**Assigned task:**
All records, minus the pictures: write them out exactly.

##### Data supplied #####

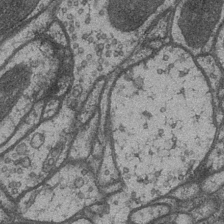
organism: Drosophila
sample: Optic medulla
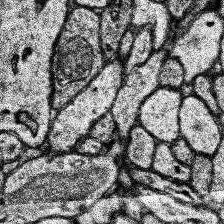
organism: Human
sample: Temporal Lobe
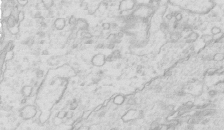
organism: Mouse
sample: Multiciliated cells
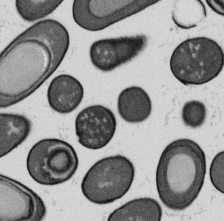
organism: B. subtilis
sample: Bacterial spore
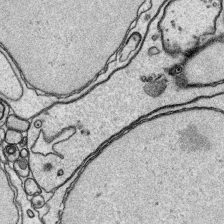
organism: Platynereis dumerilii
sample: Parapodia

#####

**Result:**
organism: Drosophila
sample: Optic medulla
organism: Human
sample: Temporal Lobe
organism: Mouse
sample: Multiciliated cells
organism: B. subtilis
sample: Bacterial spore
organism: Platynereis dumerilii
sample: Parapodia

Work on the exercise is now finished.